Standard (non-concurrent) tests:
--------------------------------

- python: standard python benchbark "pybench".

- pbp/bs: "bs" benchmark for php, through apache on localhost.

- gzip/bzip2: compressing a certain amount of repetitive ASCII data
  with default parameters.

- Lisp compiler: comping the "Screamer" constraints programming
  package in CMU Common Lisp 18e in fast mode (no debugging, no type
  checks).

- Lisp screamer: running the Screamer regression tests.

- mplayer configure: configure script inside the Mplayer
  distribution.  Heavy on /bin/sh scripting but also contains many
  very small C compilations.

- mplayer gmake: compile mplayer after this configure run.

- kernel: compiling the FreeBSD kernel used on this benchmarking setup.
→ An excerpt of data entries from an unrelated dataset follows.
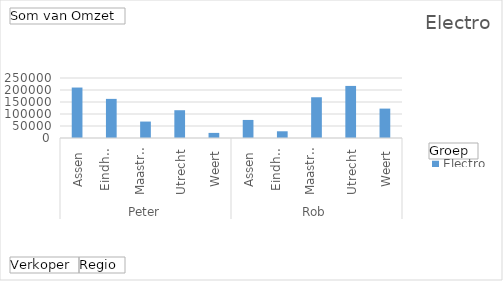
| Category | Electro |
|---|---|
| 0 | 210250 |
| 1 | 163000 |
| 2 | 68500 |
| 3 | 115750 |
| 4 | 21250 |
| 5 | 75250 |
| 6 | 28000 |
| 7 | 169750 |
| 8 | 217000 |
| 9 | 122500 |

- Linux kernel: compiling Linux kernel 2.6.7 using the Redhat-8
  compiler, gcc-3.2 with Redhat messings.  This test is run several
  times with different amounts of allowed concurrency.  The "user CPU
  time" time chart for the -j > 1 runs will be nonsense on SMP
  machines.  NOTE: this is running a Linux compiler (a Linux binary)
  in the FreeBSD Linux emulation layer.  It is *not* using a
  crosscompiler.

- freebsd: FreeBSD `make world`

- mozilla: compile Mozilla 1.7.10 in the default configuration in
  FreeBSD ports.

- mozilla-layout and mozilla-content: re-run these two subdirectories
  inside the Mozilla distribution.  These are the two subdirectories
  with the heaviest amount of C++ template expansion and should be
  most different from the pure C compilatio tests (e.g. the kernels).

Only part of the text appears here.